El hijo pródigo
Un expositor claro y profundo del Evangelio trae esta meditación, que puede iluminar toda una vida:
“Mientras no tomemos en serio el dogma de que Dios es amor (I Jn. 4, 16), es decir, mientras no lo creamos del todo, no podremos decir que vivimos la fe. Si uno invita a su mesa como padre, y alguien va a ella como a un hotel en que debe pagar con dinero y no con amor, no puede decir que acepta la invitación. «Yo os lo digo, ninguno de aquellos varones que fueron convidados gozará de mi festín» (Lc. 14, 24). Bien vemos que no se trata de cosas dejadas a nuestra elección, como tal o cual práctica devota: se trata de la recta fe, sin la cual, dice San Pablo, «es imposible agradar a Dios» (Hebr. 11, 6).
Porque si yo creía que un señor es un comerciante, o un verdugo, y resulta que es mi padre, no puedo decir que creía en él. Y en vano querré entonces suplir con otros obsequios la falta de la verdadera fe, pues que, como lo define el Concilio Tridentino, «la fe es el principio de la humana salvación, el fundamento y raíz de toda justificación, y sin ella es imposible agradar a Dios».
¿Cómo podría, en efecto, agradar una doncella a un poderoso príncipe que lleno de amor pide su mano, si ella le contesta que no puede corresponder a su amor, pero, en cambio, le ofrece algún dinero?”
Jesús, quien es el retrato perfecto del Padre (Hebr. 1, 3), nos hace comprender fácilmente esta actitud “maternal” de Dios que por su exceso de bondad resulta increíble para el criterio humano cuando nos dice: “Al que viene a Mí no lo echaré fuera ciertamente” (Jn. 6, 37).
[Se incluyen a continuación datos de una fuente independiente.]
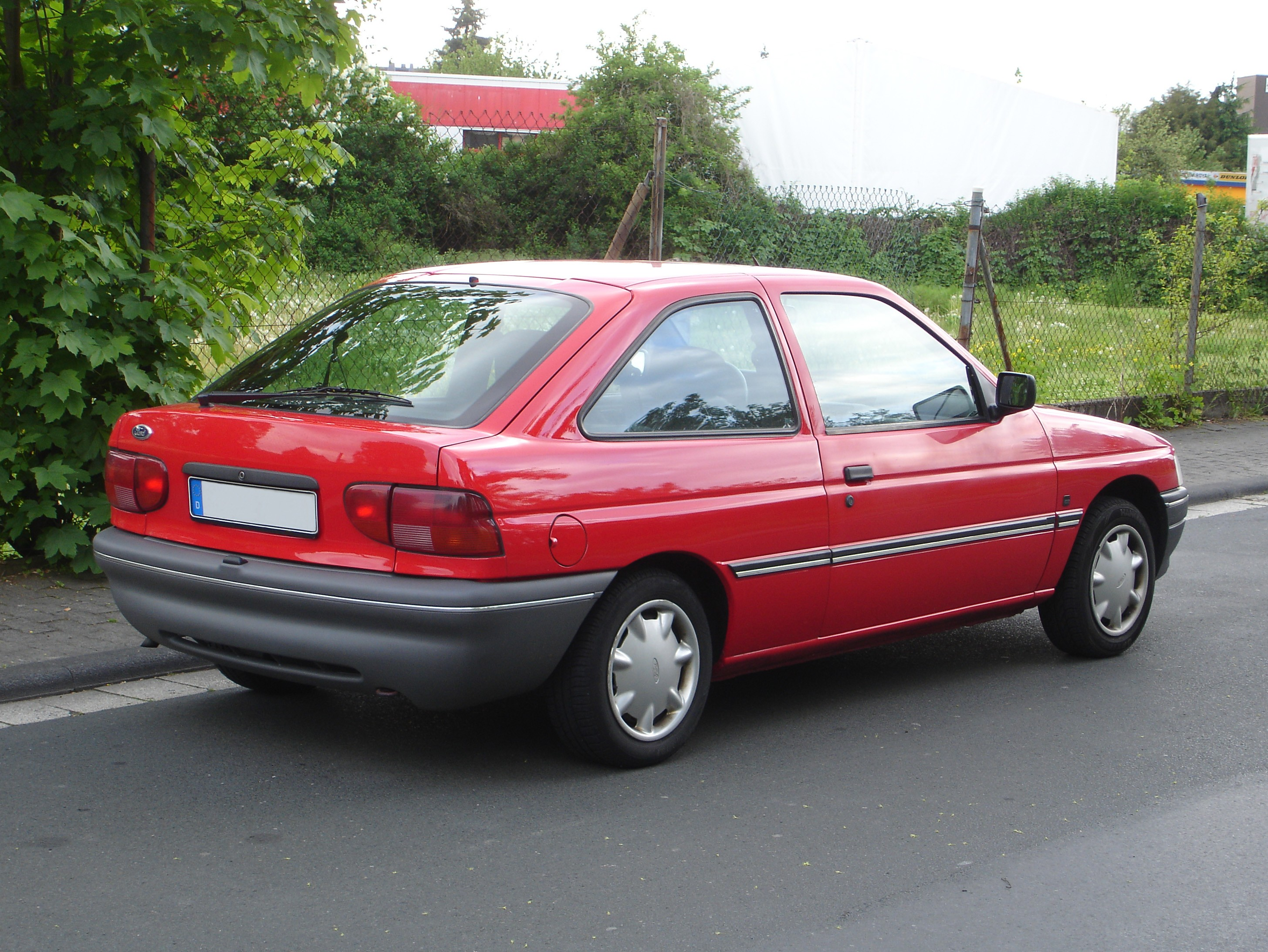 Ford Escort Limousine 2-türig Modell 1993 Heckansicht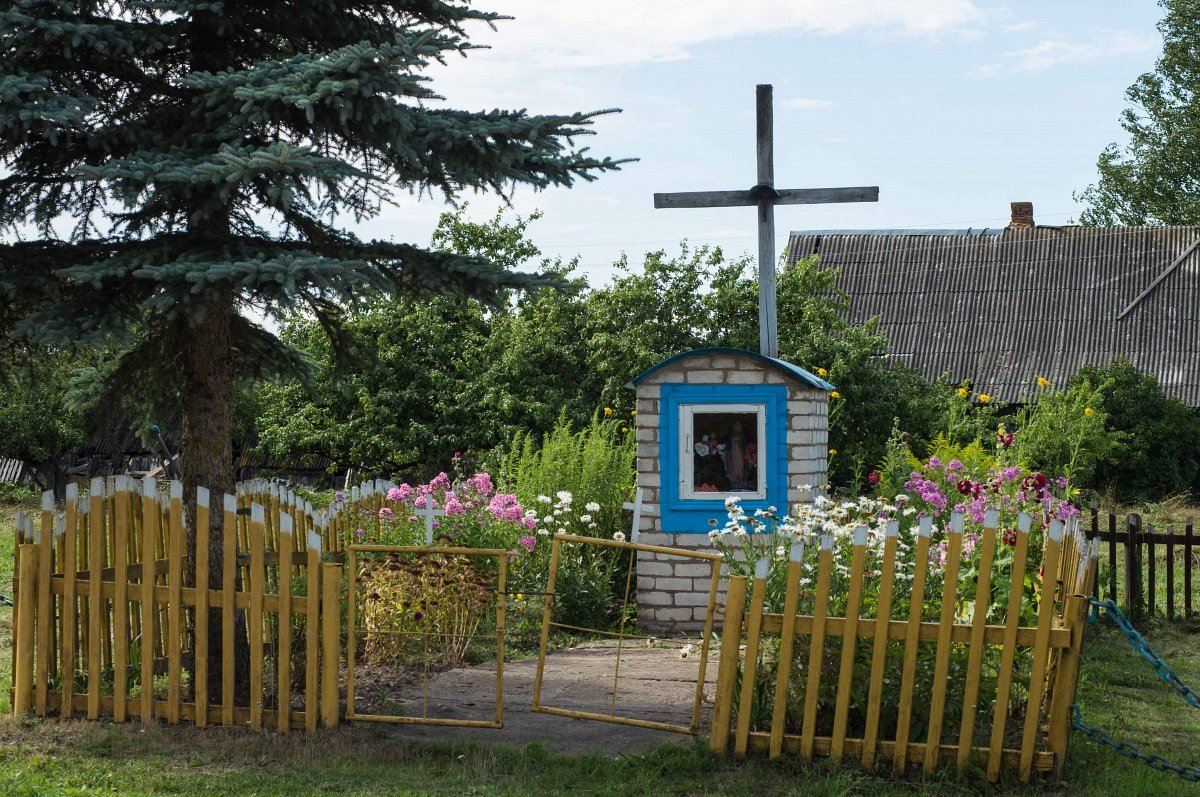 Зашчэсле (Ураджайная). Капліца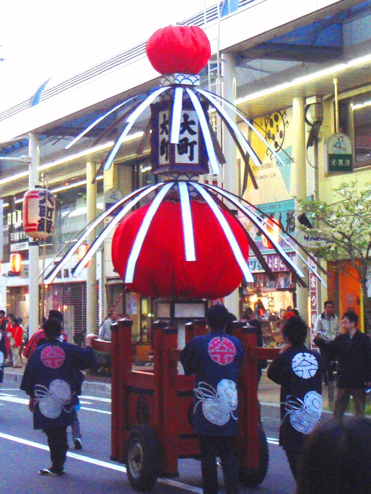 日高火防祭町印（大町組）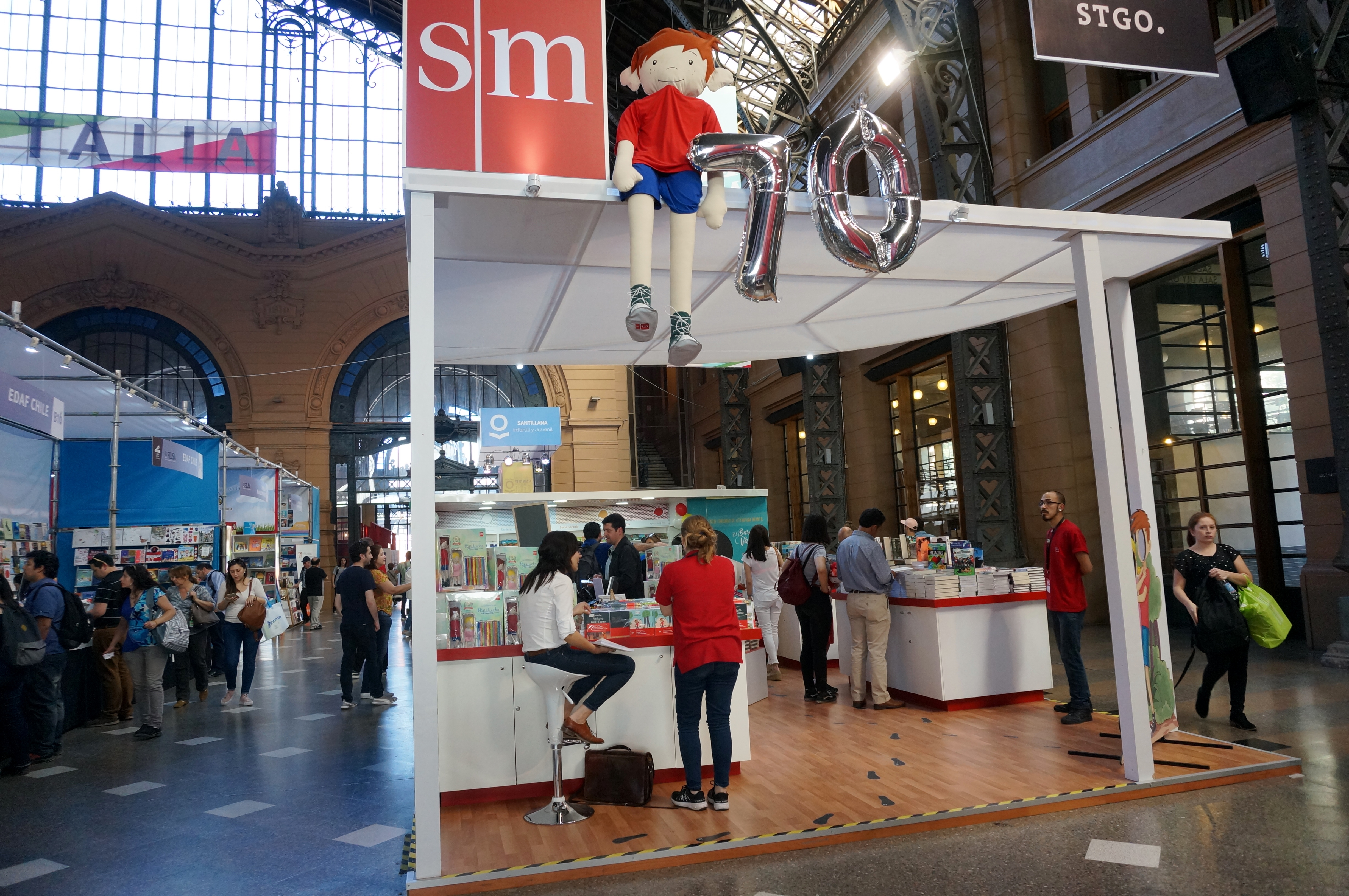 El stand de SM en la Feria Internacional del Libro de Santiago 2017. La editorial festejó en la feria los 70 años de la publicación del primer libro de Papelucho, el célebre niño de 8 años de edad que protagoniza la famosa serie creada por la escritora chilena Papelucho, Marcela Paz

Más aún, las que consideramos como miserias, sean las que fueren, lejos de ser un obstáculo, son un título, el gran título para reclamar la benevolencia del que vino como Salvador y no se cansó de insistir en que no buscaba justos sino pecadores, no sanos sino enfermos (Lc. 5, 30-32).
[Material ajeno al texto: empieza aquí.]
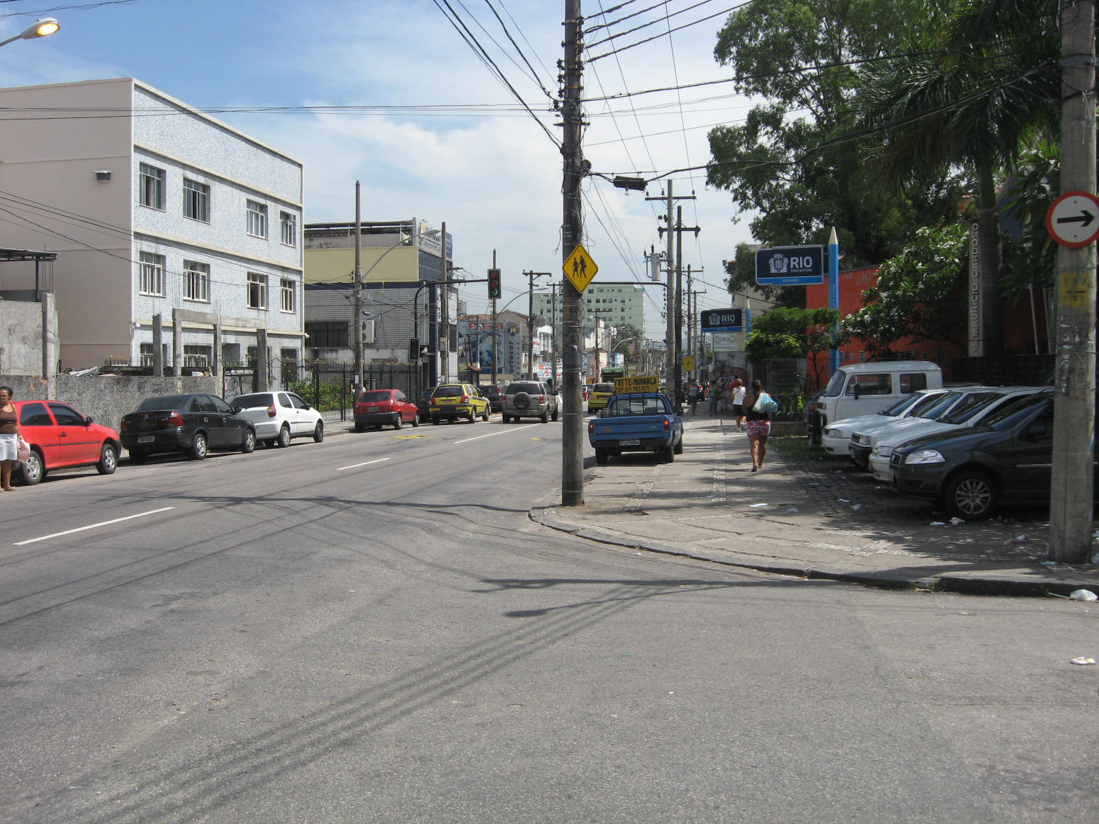 Vista do bairro Engenho de Dentro, no Rio de Janeiro.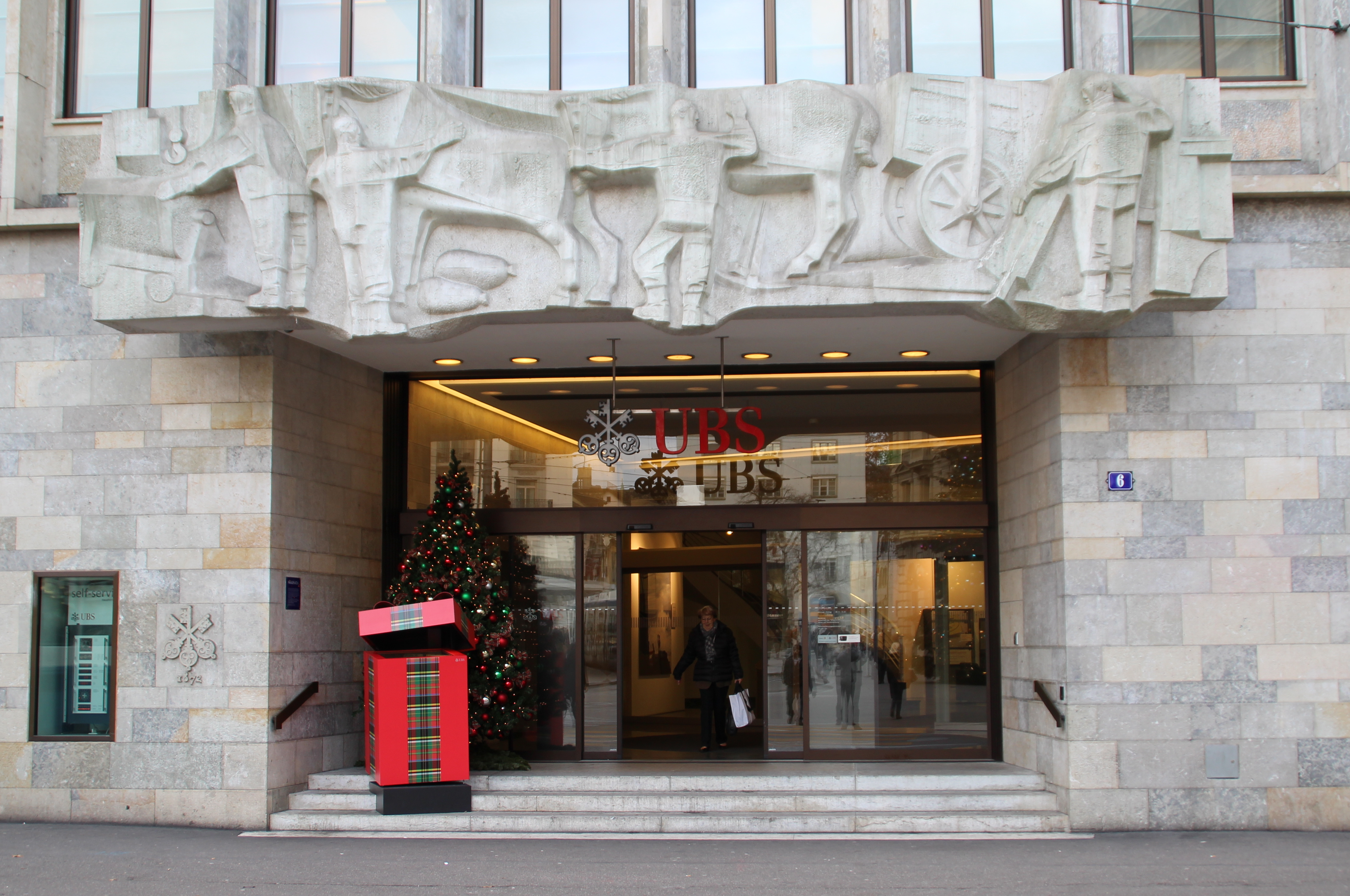 Eingang zur UBS am Zürcher Paradeplatz. Relief aus Solothurner Sandstein "Die Arbeit" von Franz Fischer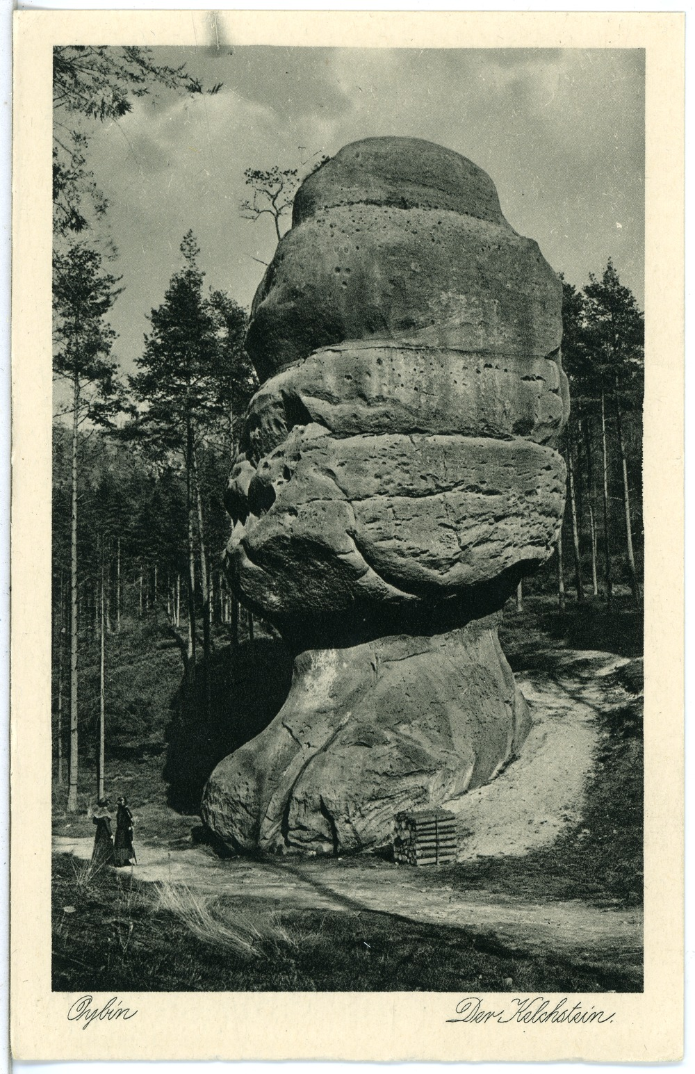 Oybin; Der Kelchstein This postcard is from publisher Brück & Sohn in Meißen ( postcard has a unique number 23031 and is available in a higher resolution at the publisher. This images was uploaded in a cooperation project between Wikipedians and the publisher.

Y puesto que Dios es amor (I Jn. 4, 8 y 16), es evidente que su mensaje a los hombres, enviado por medio del propio Hijo, víctima de amor, no puede ser sino un mensaje de amor. Por donde se ve que no entenderá nunca ese mensaje, ni podrá salir de la dura vida purgativa, quien se resista a creer en ese «loco amor» de Dios y se empeñe en hallar en Él a una especie de funcionario de policía.
No solamente se construyen falsos dioses fabricando ídolos de palo y piedra, sino también, como observa San Agustín, formándose un falso concepto del verdadero Dios.
Dios ha alzado las banderas de su amor para conquistarnos.
Fuente: Mons. Dr. Juan Straubinger, La Santa Biblia, traducción directa de los textos primitivos, Nota a Is. 66, 11 y Ct. 2, 4; Jer. 16, 20.